Vamos construir a matriz de adjacência de um grafo dos encontros anteriores.


In [ ]:
sn.graph_width = 320
sn.graph_height = 180

g = sn.load_graph('encontro02/3-bellman.gml', has_pos=True)

for n in g.nodes():
    g.node[n]['label'] = str(n)

sn.show_graph(g, nlab=True)

In [ ]:
matrix = sn.build_matrix(g)

print(matrix)

Exercício 1

Considerando um grafo não-dirigido, como encontrar vizinhos na matriz de adjacência?
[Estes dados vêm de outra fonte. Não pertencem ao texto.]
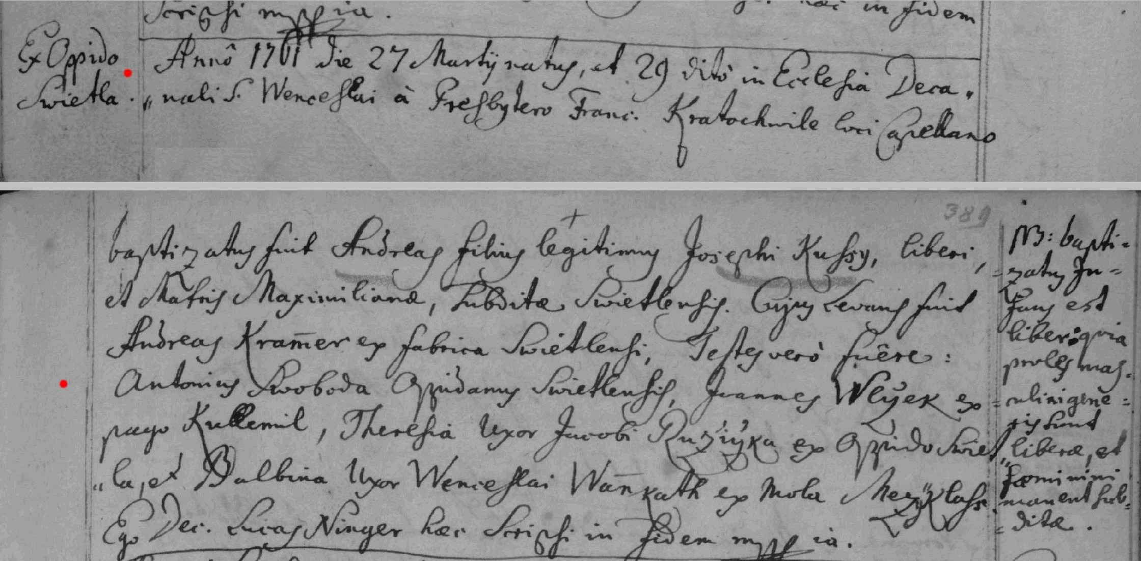 matriční zápis o narození a křtu Ondřeje Kusého (matrika N 1743-1765 Světlá nad Sázavou (SOA Zámrsk)

Há mais de uma maneira.

(sua resposta)

Exercício 2

Cite uma propriedade que matrizes de grafos não-dirigidos possuem, mas matrizes de grafos dirigidos não possuem.

(sua resposta)

Exercício 3

Considerando um grafo dirigido, como encontrar sucessores na matriz de adjacência?

(sua resposta)

Exercício 4

Considerando um grafo dirigido, como encontrar predecessores na matriz de adjacência?

(sua resposta)

Exercício 5

Se $A$ é a matriz de adjacência de um grafo não-dirigido, o que o produto $AA$ representa?

(sua resposta)

Exercício 6

Se $A$ é a matriz de adjacência de um grafo não-dirigido, o que o produto $AA^t$ representa?

(sua resposta)

Exercício 7

Se $A$ é a matriz de adjacência de um grafo dirigido, o que o produto $AA$ representa?

(sua resposta)

Exercício 8

Se $A$ é a matriz de adjacência de um grafo dirigido, o que o produto $AA^t$ representa?

(sua resposta)

Em encontros futuros, veremos como alguns dos conceitos das primeiras seções podem ser usados em análise de redes sociais.